🤖 AI Summary
This work addresses the lack of a solid theoretical foundation for dependency networks, whose model distribution is implicitly defined as the stationary distribution of pseudo-Gibbs sampling and lacks a closed-form expression. From the perspective of information geometry, the paper interprets each step of pseudo-Gibbs sampling as an m-projection onto the manifold of full conditionals, thereby reformulating structure and parameter learning as a decomposable optimization problem. The authors introduce the full-conditional divergence and a tight upper bound to characterize the location of the stationary distribution within the probability simplex, and prove that the learned model converges uniformly to the true distribution as the sample size tends to infinity. Both theoretical analysis and empirical experiments demonstrate that the proposed upper bound is effective in practice and that the model enjoys statistical consistency.
📝 Abstract
Dependency networks (Heckerman et al., 2000) provide a flexible framework for modeling complex systems with many variables by combining independently learned local conditional distributions through pseudo-Gibbs sampling. Despite their computational advantages over Bayesian and Markov networks, the theoretical foundations of dependency networks remain incomplete, primarily because their model distributions -- defined as stationary distributions of pseudo-Gibbs sampling -- lack closed-form expressions. This paper develops an information-geometric analysis of pseudo-Gibbs sampling, interpreting each sampling step as an m-projection onto a full conditional manifold.

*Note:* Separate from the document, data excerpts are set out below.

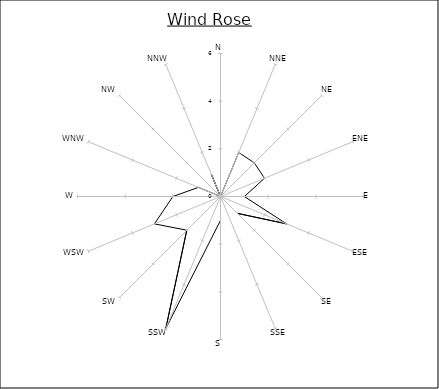
| Category | Series 0 |
|---|---|
| N | 0 |
| NNE | 2 |
| NE | 2 |
| ENE | 2 |
| E | 1 |
| ESE | 3 |
| SE | 1 |
| SSE | 0 |
| S | 1 |
| SSW | 6 |
| SW | 2 |
| WSW | 3 |
| W | 2 |
| WNW | 1 |
| NW | 0 |
| NNW | 1 |

Building on this interpretation, we introduce the full conditional divergence and derive an upper bound that characterizes the location of the stationary distribution in the space of probability distributions. We then reformulate both structure and parameter learning as optimization problems that decompose into independent subproblems for each node, and prove that the learned model distribution converges to the true underlying distribution as the number of training samples grows to infinity. Experiments confirm that the proposed upper bound is tight in practice.